The increasing protests of refugees, residents and helpers were suppressed with police violence and harassment. On April 22, 2018, when fascist thugs attacked a refugee protest on Lesbos, the riot police did not intervene. Tsipras had previously encouraged these anti-immigrant forces by overturning the verdict of a Greek administrative court calling for an end to the detention of refugees on the island.

This spring the government ordered the forced eviction of four occupied houses in the Exarchia district, leaving 200 to 300 refugees living there on the street. In protest, the then homeless refugees set up a camp at Syntagma Square, which was also cleared by police at the end of April.

In accord with the EU, the Syriza government has obstructed the work of NGOs and journalists and criminalised humanitarian aid.
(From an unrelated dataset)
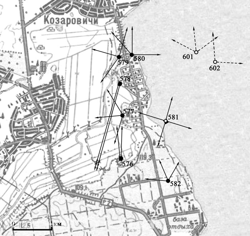 Схема БРО 21 Київського укріпленого району, викладена у вільний доступ авторами книги "Киевский укрепленный район 1928—1941" (
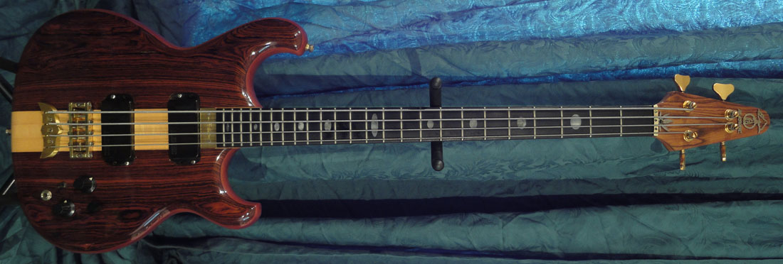 1988 Spoiler, Coco Bolo top
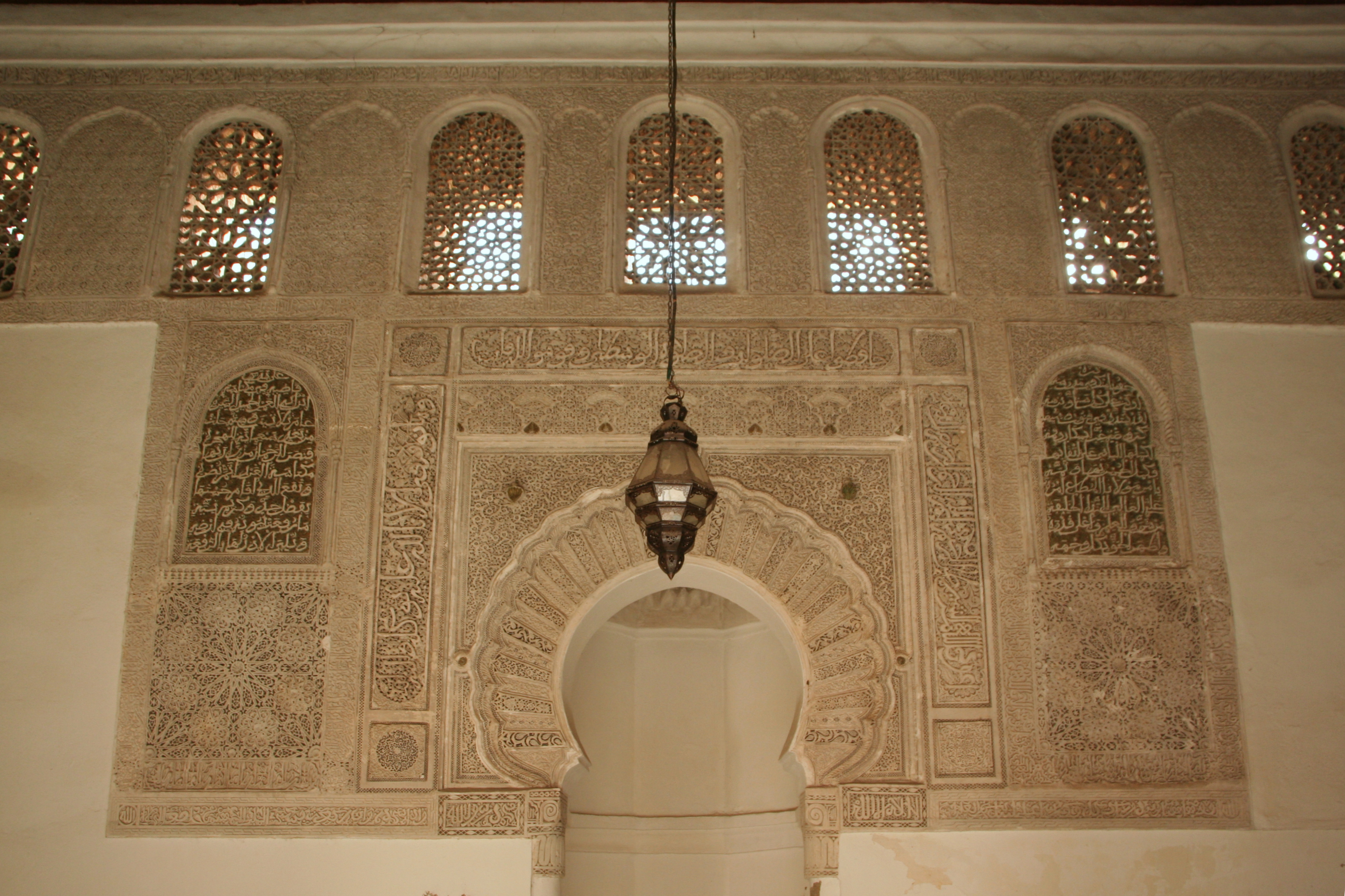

This was exemplified by the case of the Syrian swimmer and refugee aid Sara Mardini, who herself had fled by boat to Greece in 2015. She was convicted with over 30 members of the NGO Emergency Response Centre International (ERCI) in August 2018 of alleged trafficking and participation in a “criminal organization” and incarcerated for several months.

The facts of the four-year reign of Syriza speak for themselves. In every area—in social and economic policy, foreign and domestic politics and refugee policy—the pseudo-left party in cooperation with its far-right coalition partner brutally enforced the interests of the ruling class against workers, retirees and youth and so paved the way for the new far-right ND government under Kyriakos Mitsotakis. The first months have already shown that the new administration is continuing and intensifying the far-right course set by the Syriza government.